* WORK TASK *
Only the lines below starting at the one that contains "37 | 20 | 19 |" and ending at the one that contains "42 | 21 | 19 |" are to be reproduced, exactly and with both ends kept.

* LISTED ENTRIES *
□ □ □ □ □
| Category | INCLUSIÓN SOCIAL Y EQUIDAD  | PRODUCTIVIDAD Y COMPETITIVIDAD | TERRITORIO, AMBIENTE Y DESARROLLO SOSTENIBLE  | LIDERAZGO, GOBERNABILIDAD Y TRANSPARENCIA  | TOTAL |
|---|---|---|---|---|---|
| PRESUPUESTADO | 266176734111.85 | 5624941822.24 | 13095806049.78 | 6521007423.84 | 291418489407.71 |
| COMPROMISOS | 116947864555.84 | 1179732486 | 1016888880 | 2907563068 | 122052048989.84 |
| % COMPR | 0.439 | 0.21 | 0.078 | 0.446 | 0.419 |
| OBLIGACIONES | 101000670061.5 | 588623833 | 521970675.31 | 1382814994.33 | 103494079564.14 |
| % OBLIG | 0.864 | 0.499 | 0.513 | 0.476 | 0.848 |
□ □ □ □ □
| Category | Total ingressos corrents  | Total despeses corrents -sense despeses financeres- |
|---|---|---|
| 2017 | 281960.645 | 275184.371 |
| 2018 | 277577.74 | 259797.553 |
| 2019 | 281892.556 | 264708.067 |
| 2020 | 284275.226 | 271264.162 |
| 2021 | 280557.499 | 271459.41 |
□ □ □ □ □
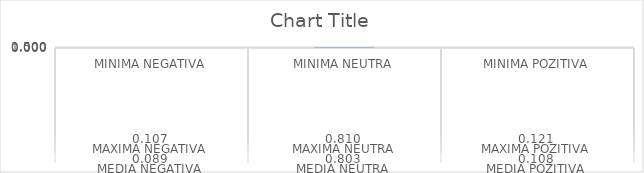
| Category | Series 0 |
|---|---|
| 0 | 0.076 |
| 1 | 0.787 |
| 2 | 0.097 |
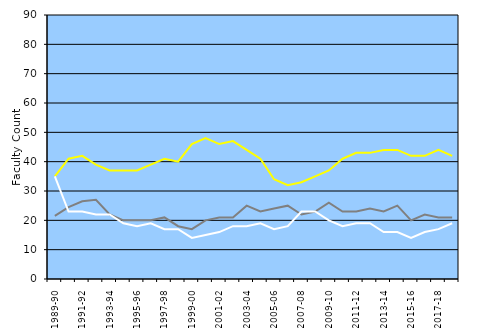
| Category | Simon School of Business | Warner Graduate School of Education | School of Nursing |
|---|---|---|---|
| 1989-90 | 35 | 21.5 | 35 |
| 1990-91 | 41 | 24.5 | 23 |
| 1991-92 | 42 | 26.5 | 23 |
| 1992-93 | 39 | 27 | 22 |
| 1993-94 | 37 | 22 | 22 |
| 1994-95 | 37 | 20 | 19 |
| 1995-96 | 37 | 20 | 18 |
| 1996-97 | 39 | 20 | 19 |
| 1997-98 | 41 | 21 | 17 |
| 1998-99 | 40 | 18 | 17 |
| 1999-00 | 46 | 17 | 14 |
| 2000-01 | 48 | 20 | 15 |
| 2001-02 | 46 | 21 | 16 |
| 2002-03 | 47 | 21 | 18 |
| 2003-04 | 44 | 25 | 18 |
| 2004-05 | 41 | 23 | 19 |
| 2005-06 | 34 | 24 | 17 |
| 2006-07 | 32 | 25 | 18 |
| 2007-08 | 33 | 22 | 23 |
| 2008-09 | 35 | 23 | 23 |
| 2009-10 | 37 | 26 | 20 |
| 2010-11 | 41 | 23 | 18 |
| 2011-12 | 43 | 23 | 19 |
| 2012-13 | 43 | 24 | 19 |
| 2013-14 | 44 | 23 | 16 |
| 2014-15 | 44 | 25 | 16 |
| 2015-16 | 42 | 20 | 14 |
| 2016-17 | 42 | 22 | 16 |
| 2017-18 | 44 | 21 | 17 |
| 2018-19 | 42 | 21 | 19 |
□ □ □ □ □
* SOLUTION FOR THIS EXERCISE *
| 1994-95 | 37 | 20 | 19 |
| 1995-96 | 37 | 20 | 18 |
| 1996-97 | 39 | 20 | 19 |
| 1997-98 | 41 | 21 | 17 |
| 1998-99 | 40 | 18 | 17 |
| 1999-00 | 46 | 17 | 14 |
| 2000-01 | 48 | 20 | 15 |
| 2001-02 | 46 | 21 | 16 |
| 2002-03 | 47 | 21 | 18 |
| 2003-04 | 44 | 25 | 18 |
| 2004-05 | 41 | 23 | 19 |
| 2005-06 | 34 | 24 | 17 |
| 2006-07 | 32 | 25 | 18 |
| 2007-08 | 33 | 22 | 23 |
| 2008-09 | 35 | 23 | 23 |
| 2009-10 | 37 | 26 | 20 |
| 2010-11 | 41 | 23 | 18 |
| 2011-12 | 43 | 23 | 19 |
| 2012-13 | 43 | 24 | 19 |
| 2013-14 | 44 | 23 | 16 |
| 2014-15 | 44 | 25 | 16 |
| 2015-16 | 42 | 20 | 14 |
| 2016-17 | 42 | 22 | 16 |
| 2017-18 | 44 | 21 | 17 |
| 2018-19 | 42 | 21 | 19 |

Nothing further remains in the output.